Got my 69 a month or two ago. Drove it for a few days and broke the threaded stud for the Z bar that is part of the clutch assembly / system. The threaded stud sheered off flush with the engine block. One of the threaded studs go into the frame and the other one goes into the engine block. Luckily it just came up. It wasn't rusted in place or anything. I just order replacement side mirrors last night since the ones I have are not correct. I have the remote mirror spot in the drivers side door panel and it is just a standard mirror on it. I am awaiting the correct replacement. 

My armrest on the drivers side was more or less falling off on the car. The holes were stripped out and the previous owner decided to make new holes to hold it in place. Well those stripped out and the door panel was swiss cheese. I could think of two easy approaches. One would be to weld the holes shut and use the OEM self tapping armrest base screws to make new holes but I didn't want to try to self tap through a weld. I decided to find a washer to weld in place and then I would be able to thread into that. A 3/16" washer worked fine. Welded them in place and it worked really good. The previous owner was also using the interior door handle / release to pull the door shut since you couldn't use the armrest to pull the door shut and made a crack in the door. I put a few welds across that too. 

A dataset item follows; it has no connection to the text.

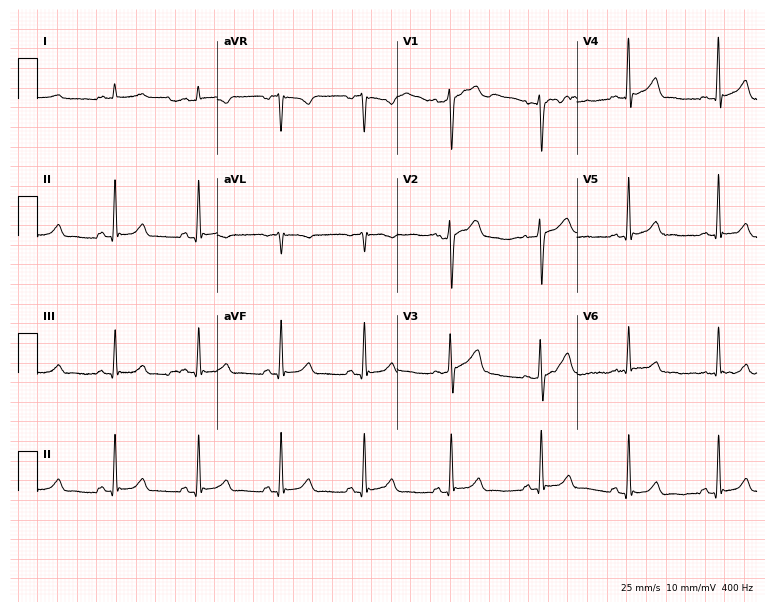
ECG — a 55-year-old man. Labelled as a normal ECG.

The previous owner put large wheels on it and didn't address the suspension so I bottom out sometimes. They also cut the inside of the rear wheel well as to not scrap the sidewalls of the real tires/wheels. Whoever painted the GTO for the judge clone had some serious paint runs. There is some rust in the bottom of both fenders. The previous owner must have ran into a few cars or something to mess up the front nose and fender. The inside dash and center console is cracked and so on. There is a long road ahead of me for this car but it is fun to drive. My wife and I have to alternate between the 66 Toronado (our cruiser) and the GTO (the fun 4 speed).


----------



## mnfirefighter (May 6, 2018)

Here are some of the pictures. I couldn't get some of them to rotate properly.


----------



## Cafr119 (Dec 9, 2017)

As much as I love Pontiac GTOs and would love to own a original “Judge” I’m not one for one that has been cloned or for any other muscle car clones like the ever popular Chevelle SS is a popular car that has been cloned a lot. With that said, it does look good in the pics, other than the damage, look forward to seeing your progress on your “ Slow and Steady restoration, and I noticed your a Firefighter, Thank you for your service in the First Responder field, as I’m a retired Firefighter/MFR.


----------



## mnfirefighter (May 6, 2018)

Did PHS on this car. It was originally gold on gold, with the 400 and 4 speed. Sold to a dealer in Kentucky. I can see that someone painted the exterior red on top of the original gold. Then the orange from the Judge clone on top of the red. I was taking apart the interior and can see where someone painted the head liner and other interior components. They did black on top of the gold. I can't imagine everything being gold.


----------



## mnfirefighter (May 6, 2018)

Cafr119, Thank you for your service as well. I live in a small town and we got a good group of guys volunteering on the department.


----------



## 1966tempest (Jul 14, 2015)

I would rather look at your GTO clone than a lemans anyday...


----------